We need increasingly to have people, communities, families and individuals sharing resources.  We need a creatively competitive and collaborative game to build whole-society, whole-system cooperation. It is like who can share best, who can create tool libraries that actually work? Who can create local currencies that actually work? Who can do the things that we need to do to reduce our consumption and live more meaningful lives? People can share in an open source spirit of competition for reputation: they share their innovations and information, but there is a sense of pride, in that “we came up with the best idea for doing that – and everyone knows it!”

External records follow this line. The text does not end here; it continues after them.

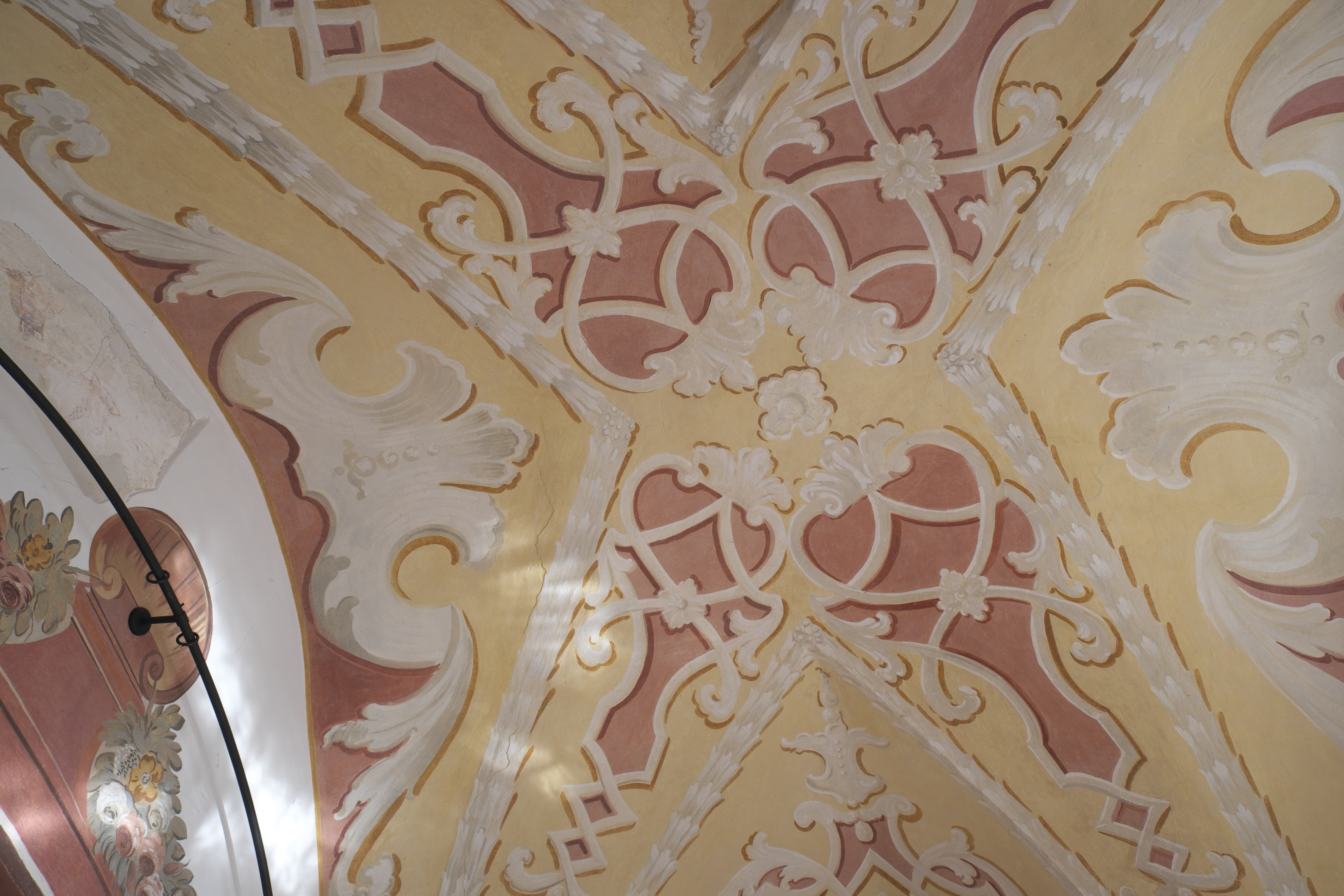 Katholische Pfarrkirche Mariä Heimsuchung in Gosseltshausen (Wolnzach) im Landkreis Pfaffenhofen an der Ilm (Bayern/Deutschland), Deckenfresken der Seitenkapelle
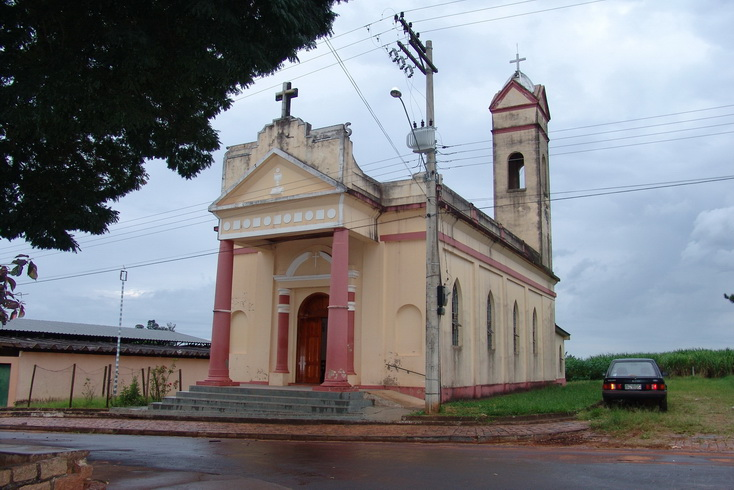 Imagem de Vitoriana, distrito do município de Botucatu, estado de São Paulo, Brasil.
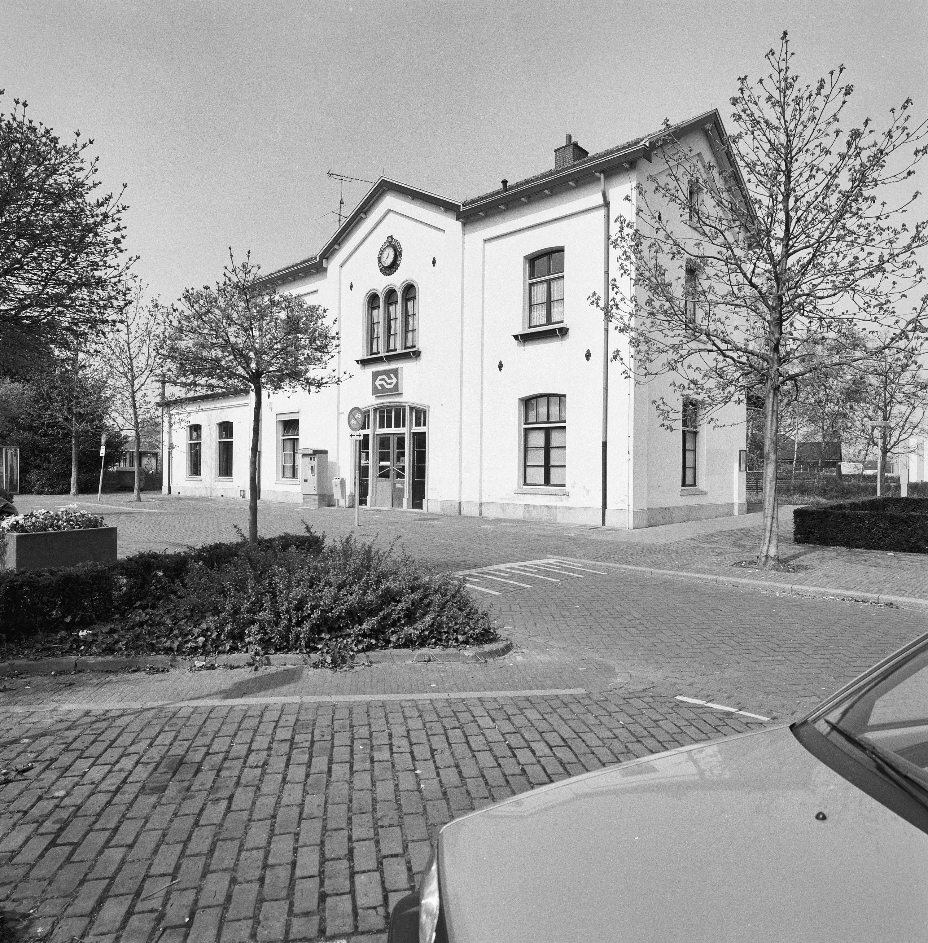 Station: Overzicht voorgevel en rechter zijgevel, station (opmerking: Gefotografeerd voor Monumenten In Nederland Noord-Brabant)

These are some of the healthy competition-cooperation dynamics.  And in using them we’re trying to avoid both the destruction that can come with too much competition AND the flattening of life energy that can come from cooperation grounded in conformity.  We don’t want energies that say “You’re either with us or against us, so shut up!” or “If you’re going to work on this team you gotta be a team player! Don’t share your disagreements, keep them to yourself!” That kind of pseudo-cooperation can end up suffocating the life energy and information flows needed for group effectiveness and wisdom.

So let’s value our diversity and translate it into ways that can actually add up to more and more and more. That’s the essence of this pattern.